_Task brief_: A faithful copy is needed of the lines below from the one with "sample: Larval olfactory bulb" up to and including the one with "sample: Hippocampus"; set it down with no pictures and no other lines.

_Input records_:
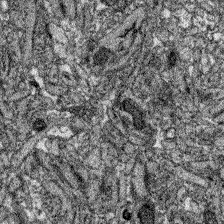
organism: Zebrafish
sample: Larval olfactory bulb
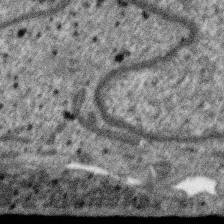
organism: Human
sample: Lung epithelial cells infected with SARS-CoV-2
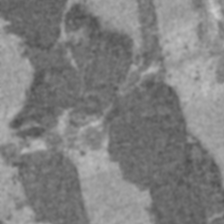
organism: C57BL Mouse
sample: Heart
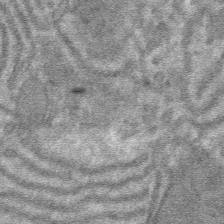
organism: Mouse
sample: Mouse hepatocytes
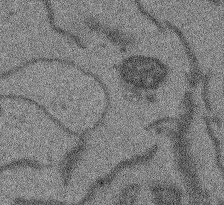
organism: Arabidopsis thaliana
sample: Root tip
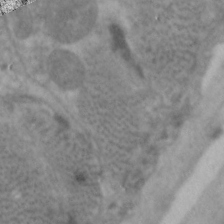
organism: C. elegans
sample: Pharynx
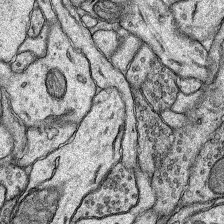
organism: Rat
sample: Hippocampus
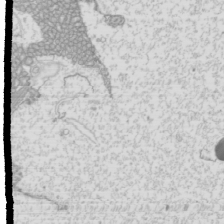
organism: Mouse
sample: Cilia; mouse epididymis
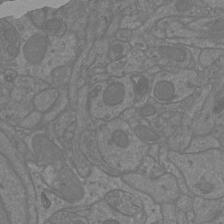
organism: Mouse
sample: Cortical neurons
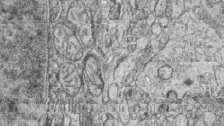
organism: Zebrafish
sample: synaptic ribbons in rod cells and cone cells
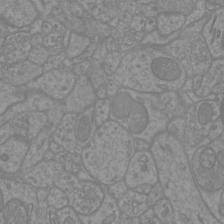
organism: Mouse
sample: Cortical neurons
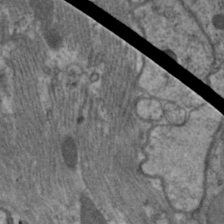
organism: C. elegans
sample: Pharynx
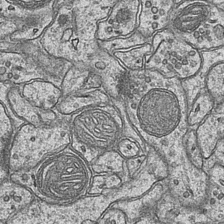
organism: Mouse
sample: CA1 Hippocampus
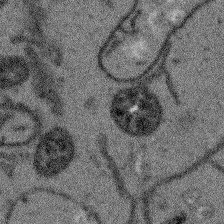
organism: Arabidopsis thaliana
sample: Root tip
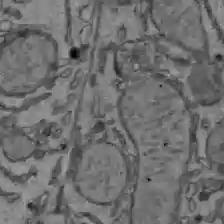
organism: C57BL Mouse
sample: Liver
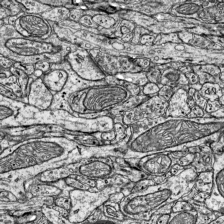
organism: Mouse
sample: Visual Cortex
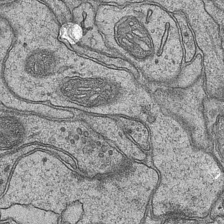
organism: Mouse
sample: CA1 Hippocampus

---

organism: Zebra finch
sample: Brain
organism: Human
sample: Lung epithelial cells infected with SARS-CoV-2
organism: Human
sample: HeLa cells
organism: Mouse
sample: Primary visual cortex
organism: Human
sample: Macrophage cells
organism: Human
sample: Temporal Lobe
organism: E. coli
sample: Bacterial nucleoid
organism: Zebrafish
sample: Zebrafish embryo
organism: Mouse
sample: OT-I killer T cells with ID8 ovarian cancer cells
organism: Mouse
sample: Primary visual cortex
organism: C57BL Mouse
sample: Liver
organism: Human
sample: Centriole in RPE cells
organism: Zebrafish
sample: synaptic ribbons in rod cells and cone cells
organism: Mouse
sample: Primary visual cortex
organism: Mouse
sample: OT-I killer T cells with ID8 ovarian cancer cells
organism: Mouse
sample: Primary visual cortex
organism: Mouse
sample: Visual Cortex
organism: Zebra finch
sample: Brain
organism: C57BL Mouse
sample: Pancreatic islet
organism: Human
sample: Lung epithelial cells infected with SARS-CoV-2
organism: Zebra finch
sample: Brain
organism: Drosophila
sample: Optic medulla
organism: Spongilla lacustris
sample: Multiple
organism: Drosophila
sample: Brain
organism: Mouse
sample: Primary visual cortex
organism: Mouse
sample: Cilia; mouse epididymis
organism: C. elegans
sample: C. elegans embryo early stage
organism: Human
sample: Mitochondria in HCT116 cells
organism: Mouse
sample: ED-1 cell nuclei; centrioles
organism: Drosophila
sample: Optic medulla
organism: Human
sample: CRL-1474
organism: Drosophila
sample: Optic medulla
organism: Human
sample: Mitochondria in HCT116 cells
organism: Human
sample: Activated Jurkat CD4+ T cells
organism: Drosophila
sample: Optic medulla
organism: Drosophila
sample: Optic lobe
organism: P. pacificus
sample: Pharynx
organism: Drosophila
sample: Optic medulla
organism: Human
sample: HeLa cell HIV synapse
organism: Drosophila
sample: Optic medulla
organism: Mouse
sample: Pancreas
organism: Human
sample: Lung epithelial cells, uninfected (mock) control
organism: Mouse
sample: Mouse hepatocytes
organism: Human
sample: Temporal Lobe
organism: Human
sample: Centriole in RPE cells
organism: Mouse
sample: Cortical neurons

_Your solution_:
sample: Larval olfactory bulb
organism: Human
sample: Lung epithelial cells infected with SARS-CoV-2
organism: C57BL Mouse
sample: Heart
organism: Mouse
sample: Mouse hepatocytes
organism: Arabidopsis thaliana
sample: Root tip
organism: C. elegans
sample: Pharynx
organism: Rat
sample: Hippocampus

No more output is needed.